Pair Corralation between Weyco and KROGER
Given the investment horizon of 90 days Weyco Group is expected to generate 5.79 times more return on investment than KROGER. However, Weyco is 5.79 times more volatile than KROGER 35 percent. It trades about 0.06 of its potential returns per unit of risk. KROGER 35 percent is currently generating about -0.11 per unit of risk. If you would invest 3,258 in Weyco Group on September 4, 2024 and sell it today you would earn a total of 341.00 from holding Weyco Group or generate 10.47% return on investment over 90 days.
Time Period | 3 Months [change] |
Direction | Moves Against |
Strength | Insignificant |
Accuracy | 92.19% |
Values | Daily Returns |
Weyco Group vs.

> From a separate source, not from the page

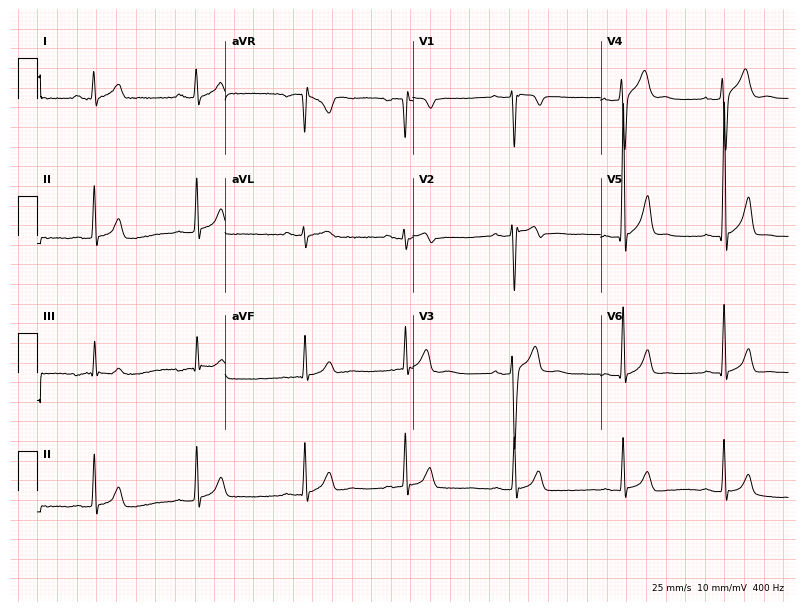
Resting 12-lead electrocardiogram (7.7-second recording at 400 Hz). Patient: a male, 26 years old. None of these six findings is recorded: first-degree AV block, right bundle branch block, left bundle branch block, sinus bradycardia, atrial fibrillation, sinus tachycardia.

KROGER 35 percent
Performance |
Timeline |
Weyco Group |
KROGER 35 percent |
Weyco and KROGER Volatility Contrast
Predicted Return Density |
Returns |
Pair Trading with Weyco and KROGER
The main advantage of trading using opposite Weyco and KROGER positions is that it hedges away some unsystematic risk. Because of two separate transactions, even if Weyco position performs unexpectedly, KROGER can make up some of the losses. Pair trading also minimizes risk from directional movements in the market. For example, if an entire industry or sector drops because of unexpected headlines, the short position in KROGER will offset losses from the drop in KROGER's long position.The idea behind Weyco Group and KROGER 35 percent pairs trading is to make the combined position market-neutral, meaning the overall market's direction will not affect its win or loss (or potential downside or upside). This can be achieved by designing a pairs trade with two highly correlated stocks or equities that operate in a similar space or sector, making it possible to obtain profits through simple and relatively low-risk investment.KROGER vs. Weyco Group | KROGER vs. Eastern Co | KROGER vs. RBC Bearings Incorporated | KROGER vs. Tower One Wireless |
Check out your portfolio center.Note that this page's information should be used as a complementary analysis to find the right mix of equity instruments to add to your existing portfolios or create a brand new portfolio. You can also try the Fundamentals Comparison module to compare fundamentals across multiple equities to find investing opportunities.